陈焕不承认也不否认,只是低头继续剔牛骨上的肉。
“要不要兄弟去帮你探探口风?”许铭凑近,贱兮兮地压低声音,“这种漂亮又优秀的女孩子,保不齐已经有男朋友了哦~”
陈焕啪地一声把刀重重放下:“我让你买的醋呢?”
“哦哦,在这儿!”许铭一路小跑把玄关的醋拿回厨房,“正宗山西老陈醋!我跟老板说要最陈的,她给我推荐了这个。她说你就试吧,哎呀那醋一打开,满屋子都是酸味!那家伙酸的呀……”
“出去。”陈焕咬紧后槽牙。
珐琅锅里的粥底快溢出来了,蒸汽不断从锅盖缝隙涌出。陈焕关了火,拿细漏网把里面的米粒过滤干净,只留下丝滑的米浆。所谓“毋米”就是“无米”,精髓就在于既保留大米打碎熬煮过后那股油润甘甜,又让粥底清澈看不见米粒。
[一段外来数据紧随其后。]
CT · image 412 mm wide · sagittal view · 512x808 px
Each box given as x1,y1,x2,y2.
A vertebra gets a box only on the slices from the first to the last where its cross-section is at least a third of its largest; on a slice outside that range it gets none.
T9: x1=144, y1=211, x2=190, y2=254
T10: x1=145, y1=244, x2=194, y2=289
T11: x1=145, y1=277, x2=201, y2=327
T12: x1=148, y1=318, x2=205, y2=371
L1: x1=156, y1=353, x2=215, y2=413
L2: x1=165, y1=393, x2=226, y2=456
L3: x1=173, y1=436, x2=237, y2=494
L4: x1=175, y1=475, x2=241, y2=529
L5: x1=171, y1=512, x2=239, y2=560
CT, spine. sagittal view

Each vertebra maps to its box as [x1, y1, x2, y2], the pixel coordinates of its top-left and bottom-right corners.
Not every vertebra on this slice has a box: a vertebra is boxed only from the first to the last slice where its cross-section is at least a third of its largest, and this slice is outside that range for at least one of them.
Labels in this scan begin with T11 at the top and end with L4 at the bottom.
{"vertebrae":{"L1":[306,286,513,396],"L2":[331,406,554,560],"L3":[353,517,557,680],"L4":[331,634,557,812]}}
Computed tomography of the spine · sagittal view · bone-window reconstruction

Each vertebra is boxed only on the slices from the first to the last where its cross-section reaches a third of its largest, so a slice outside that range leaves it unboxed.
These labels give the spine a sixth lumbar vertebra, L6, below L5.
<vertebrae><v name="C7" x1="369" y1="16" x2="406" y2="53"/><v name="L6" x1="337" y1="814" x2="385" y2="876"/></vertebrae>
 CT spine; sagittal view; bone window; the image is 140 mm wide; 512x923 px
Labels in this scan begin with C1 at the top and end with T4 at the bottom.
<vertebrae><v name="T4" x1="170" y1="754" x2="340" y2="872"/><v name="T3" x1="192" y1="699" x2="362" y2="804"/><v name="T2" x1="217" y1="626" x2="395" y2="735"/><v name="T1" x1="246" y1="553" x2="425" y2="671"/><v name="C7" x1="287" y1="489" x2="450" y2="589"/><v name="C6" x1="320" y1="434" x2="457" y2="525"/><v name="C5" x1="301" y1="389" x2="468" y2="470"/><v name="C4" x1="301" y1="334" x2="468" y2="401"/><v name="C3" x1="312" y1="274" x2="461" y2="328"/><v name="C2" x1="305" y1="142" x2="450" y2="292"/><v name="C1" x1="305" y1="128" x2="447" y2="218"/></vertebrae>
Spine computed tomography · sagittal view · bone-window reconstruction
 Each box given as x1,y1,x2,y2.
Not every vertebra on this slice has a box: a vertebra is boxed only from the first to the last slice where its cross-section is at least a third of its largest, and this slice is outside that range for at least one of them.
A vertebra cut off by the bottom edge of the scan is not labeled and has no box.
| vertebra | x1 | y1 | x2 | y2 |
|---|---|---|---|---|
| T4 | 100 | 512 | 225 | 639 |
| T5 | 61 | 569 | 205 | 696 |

见陈焕端着一口沉甸甸的大锅从厨房出来,小臂因用力绷出紧实的线条,季温时赶紧起身想帮他把桌上的电磁炉摆好。不料被男人侧身躲开:“不用,小心烫。”
“许铭,”他转头看向正在沙发上撸狗玩手机的人,“来帮忙。”
玉白的兰花蟹,用竹签串好的开边九节虾,刷洗得干干净净的白贝和鲍鱼,片得宽大薄透的五花趾和吊龙,以及菌菇蔬菜拼盘陆续被端上来,很快填满了这个不大的餐桌。
许铭在餐桌边几把造型不一的椅子里挑来挑去,最后选中了那把最奇形怪状的椅子,坐上去左右扭了两下,啧啧称奇:“你小子大学学的那点东西还真没丢啊,这椅子的造型都能去申请专利了,怪里怪气的。你别说,坐着还挺舒服。”
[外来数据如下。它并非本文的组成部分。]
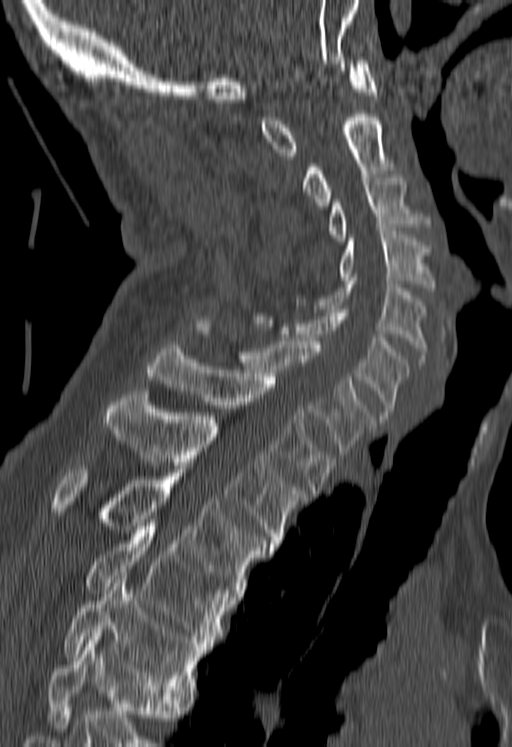

Spine computed tomography — sagittal view — Bone window (WL 400, WW 1800)
Each box given as x1,y1,x2,y2. Where the bottom of the scan cuts through a vertebra, that vertebra gets no label or box. 12 vertebrae labeled — T5 at x1=63, y1=572, x2=208, y2=696; T4 at x1=83, y1=523, x2=230, y2=643; T3 at x1=49, y1=466, x2=270, y2=596; T2 at x1=103, y1=391, x2=307, y2=547; T1 at x1=146, y1=345, x2=336, y2=493; C7 at x1=195, y1=320, x2=373, y2=454; C6 at x1=254, y1=309, x2=407, y2=419; C5 at x1=294, y1=277, x2=427, y2=362; C4 at x1=339, y1=228, x2=432, y2=291; C3 at x1=328, y1=174, x2=429, y2=241; C2 at x1=302, y1=114, x2=390, y2=209; C1 at x1=261, y1=60, x2=376, y2=155.
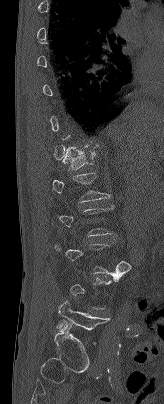

CT. sagittal view. image 164 mm wide
Coordinates as <box>x1,y1,x2,y2</box>.
A vertebra gets a box only on the slices from the first to the last where its cross-section is at least a third of its largest; on a slice outside that range it gets none.
Vertebra bounding boxes:
- T12: <box>62,145,98,169</box>
- L1: <box>52,173,110,202</box>
- L5: <box>57,301,109,331</box>
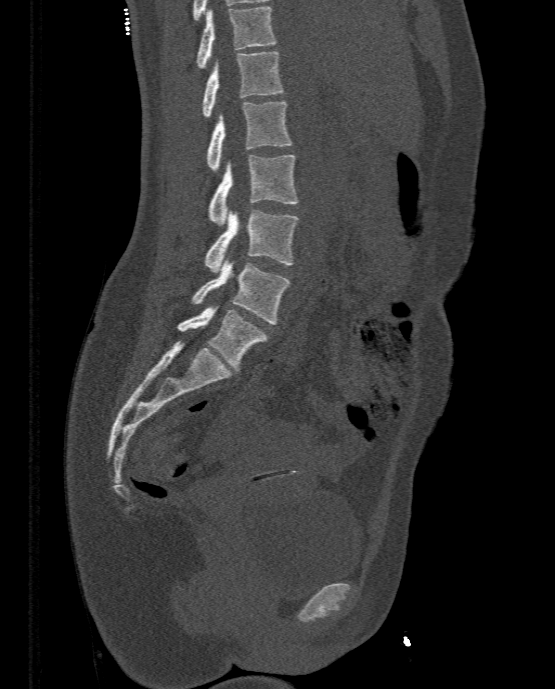

CT. sagittal view. W/L 1800/400 HU. 555x689 px

Each box given as x1,y1,x2,y2. The labeled vertebrae in this slice are: T11 at x1=196, y1=6, x2=276, y2=68, T12 at x1=202, y1=51, x2=284, y2=117, L1 at x1=206, y1=101, x2=292, y2=171, L2 at x1=208, y1=154, x2=297, y2=225, L3 at x1=204, y1=210, x2=298, y2=272, L4 at x1=192, y1=257, x2=291, y2=324, L5 at x1=178, y1=305, x2=267, y2=370.

季温时有些惊讶,环顾四周:“这是你自己设计的?”怪不得她第一次来就觉得他家的椅子造型都很奇异,没有一把相同的,而且几乎都没在市面上见到过。
陈焕一边把整盘白贝倒进锅里,一边淡淡应了声:“嗯,我是学工业设计的。有些家具是我自己画的图纸,找了工厂定制。”
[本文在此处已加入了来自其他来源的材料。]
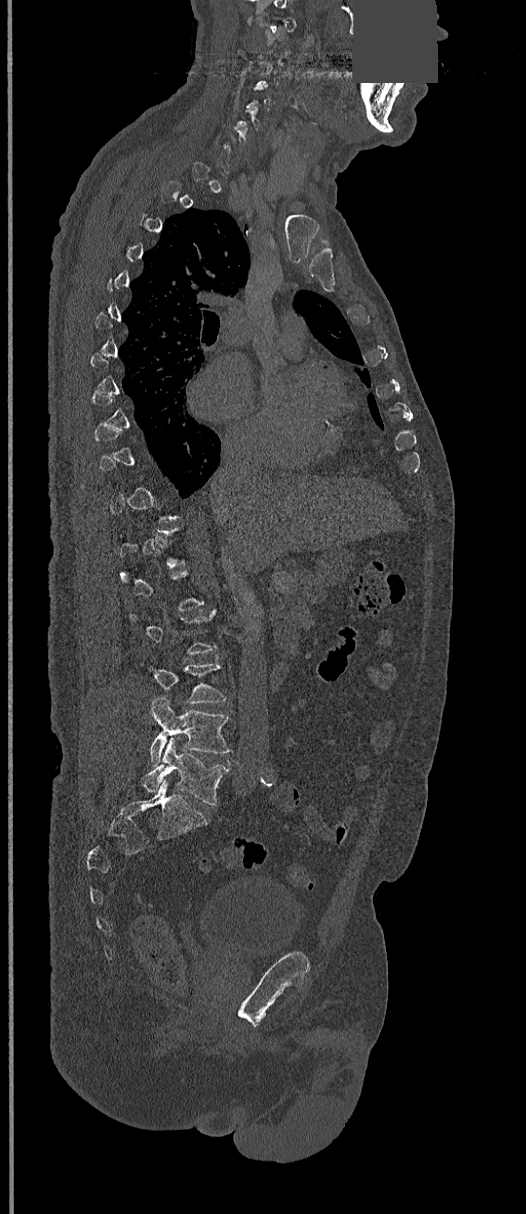 Spine CT. image width 368 mm. sagittal view. a region of this slice is masked with a uniform fill

Boxes: x1:y1:x2:y2 in pixels. A vertebra is boxed only from the first to the last slice where its cross-section is at least a third of its largest; slices outside that range leave it without a box. Vertebrae labeled: L4 at 150:697:232:765, L5 at 143:739:229:805.
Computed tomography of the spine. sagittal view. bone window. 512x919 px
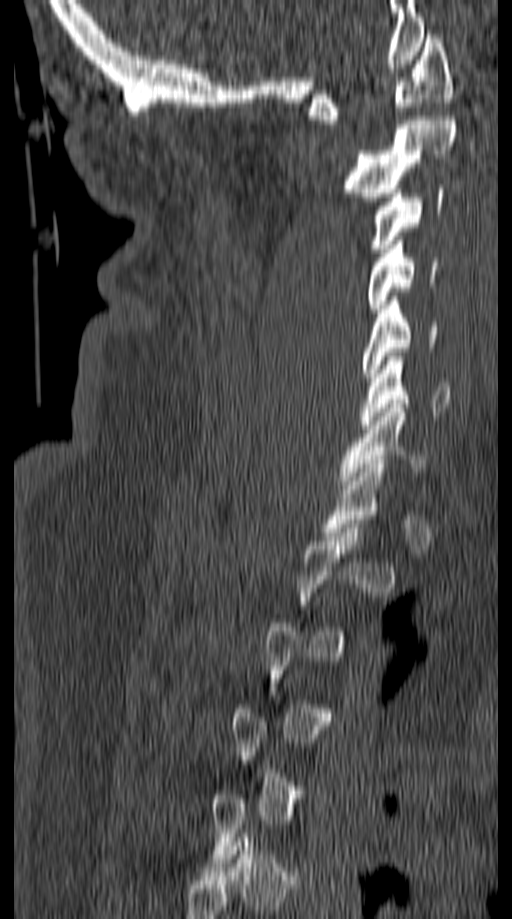

Boxes are (x1, y1, x2, y2) in pixels.
Each vertebra is boxed only on the slices from the first to the last where its cross-section reaches a third of its largest, so a slice outside that range leaves it unboxed.
Vertebra bounding boxes:
- C7: (337, 404, 429, 489)
- C6: (359, 352, 450, 429)
- C5: (362, 296, 437, 381)
- C4: (367, 241, 437, 313)
- C3: (369, 185, 443, 252)
- C2: (341, 116, 457, 201)
- C1: (309, 34, 452, 124)
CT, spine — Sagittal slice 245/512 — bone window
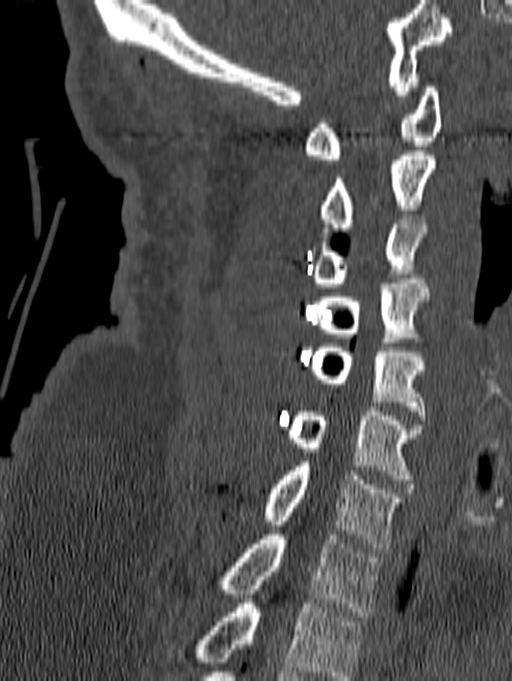 Box edges are left/top/right/bottom in pixels.
Labels in this scan begin with C1 at the top and end with T1 at the bottom.
Vertebra bounding boxes:
- C1: left=304, top=82, right=441, bottom=159
- C2: left=320, top=151, right=436, bottom=232
- C3: left=309, top=215, right=427, bottom=287
- C4: left=316, top=279, right=429, bottom=342
- C5: left=309, top=343, right=425, bottom=420
- C6: left=287, top=407, right=422, bottom=484
- C7: left=261, top=462, right=403, bottom=548
- T1: left=217, top=535, right=381, bottom=616
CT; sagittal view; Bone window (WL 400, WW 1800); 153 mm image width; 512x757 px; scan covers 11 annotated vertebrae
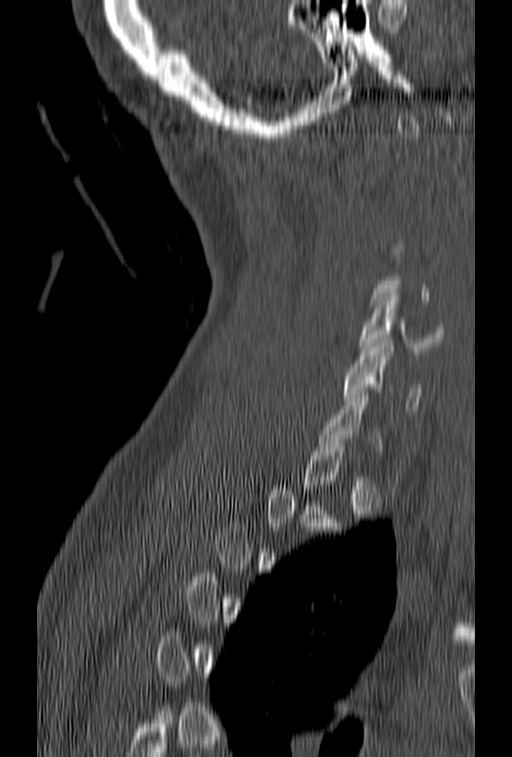
Coordinates as <box>x1,y1,x2,y2</box>. Not every vertebra on this slice has a box: a vertebra is boxed only from the first to the last slice where its cross-section is at least a third of its largest, and this slice is outside that range for at least one of them. The labeled vertebrae in this slice are: C6 at <box>343,339,422,413</box>, C5 at <box>359,293,444,355</box>.

工业设计。季温时心想,果然,酷哥连学的专业都这么酷。
毋米粥火锅是清淡鲜甜口,蘸料不能调太重,以免抢了粥底和食材的鲜味。陈焕准备的这些食材品质很高,空口吃就已经足够美味。季温时照例避开葱姜蒜,只放了点海鲜酱油,挤了半个小青桔汁,清新的酸意恰到好处地吊出鲜甜,她吃得心满意足。
可不知道为什么,这顿饭,陈焕却异常沉默。席间只有许铭在卖力地插科打诨,她便跟着笑笑,偶尔应和几句。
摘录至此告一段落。